-- Task objective --
The output must contain exactly the lines from the top of the listing below through the line containing "Oleo que muestra", and no pictures.

(Supplied information)

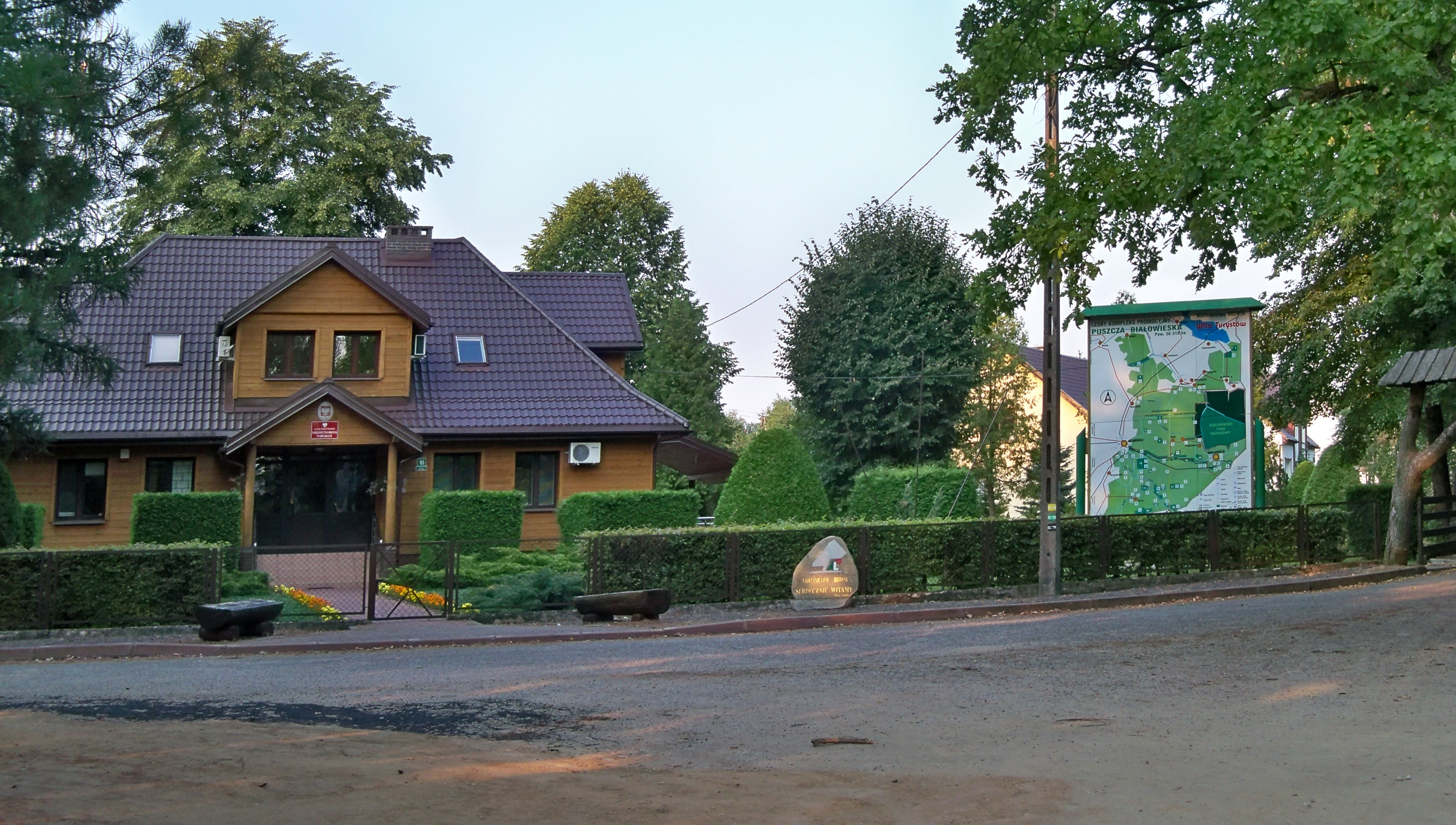 Siedziba Nadleśnictwa Browsk w Gruszczewinie, Gruszki 10
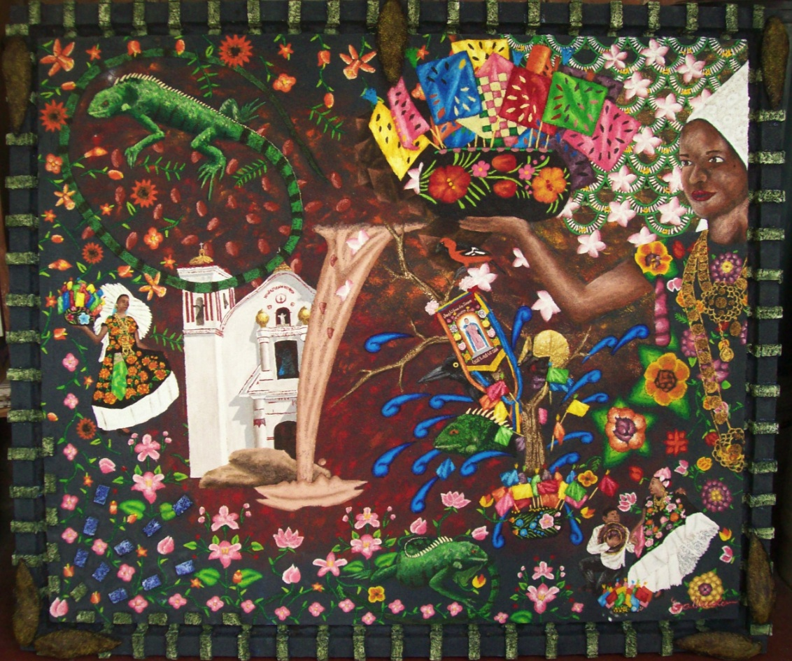 Oleo que muestra parte de la escénica de Juchitan
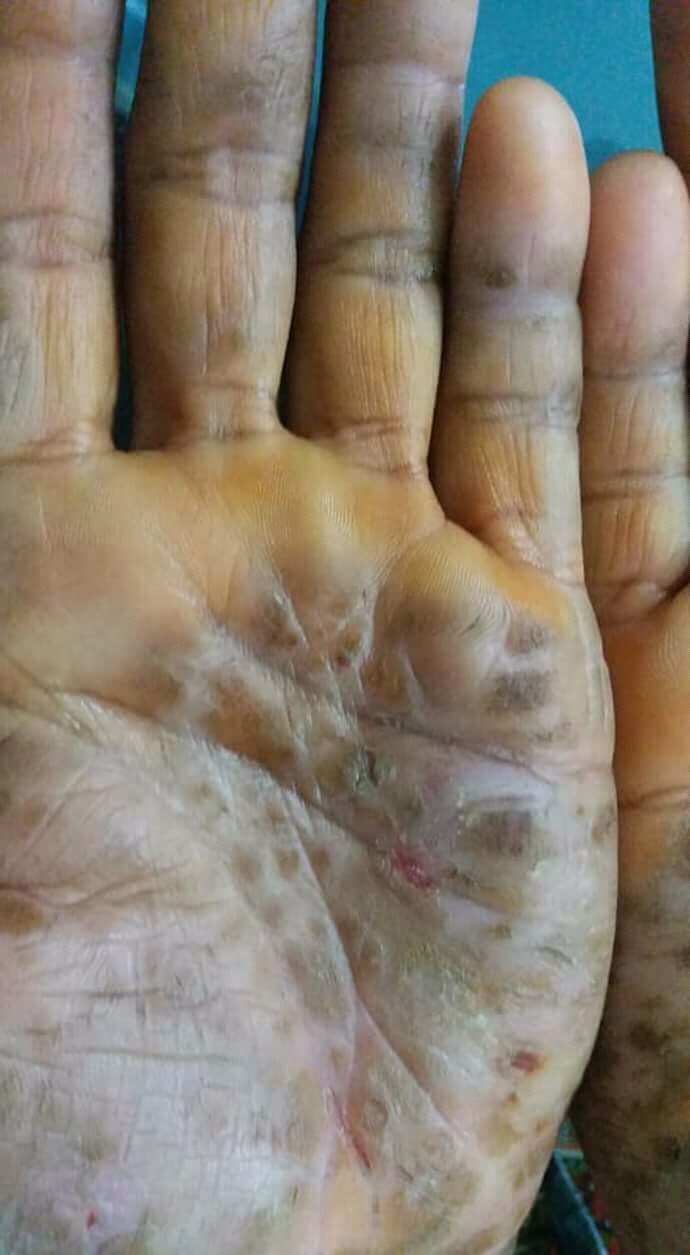 Description clinique Une kératodermie palmoplantaire diffuse (voir ce terme) avec des plaques érythémateuses se développe entre la première et la quatrième année de vie, les plantes des pieds étant généralement plus sévèrement atteintes que les paumes des mains. Une hyperkératose psoriasiforme peut déborder sur les faces dorsales des mains et des pieds (expansion transgrédiente), et, de manière moins fréquente, des lésions peuvent être observées au niveau des membres (genoux, coudes). Les lésions cutanées sont suivies par une gingivite intense évoluant rapidement en parodontite avec alvéolyse et perte précoce de la dentition primaire. Les lésions cutanées sont aggravées par le froid et par les épisodes de sévère parodontite. Pendant l'enfance, la parodontite réapparaît, résultant en une perte rapide de la dentition définitive. Des cas de SPL avec une maladie parodontale légère et/ou tardive ont été rapportés de manière occasionnelle. Ce symptôme s'accompagne dans la moitié des cas d'une susceptibilité accrue aux infections cutanées et systémiques (furonculose, abcès cutanés, pyodermite, hidradénite suppurée (voir ce terme), infection des voies respiratoires...). Les patients peuvent aussi présenter une hyperhidrose malodorante, une hyperkératose folliculaire, une dystrophie unguéale ou des calcifications durales. L'association du SPL avec un mélanome malin ou un cancer épidermoïde a été rapportée dans de rares cas.

(End Supplied information)

-- Written answer --
 Siedziba Nadleśnictwa Browsk w Gruszczewinie, Gruszki 10
 Oleo que muestra parte de la escénica de Juchitan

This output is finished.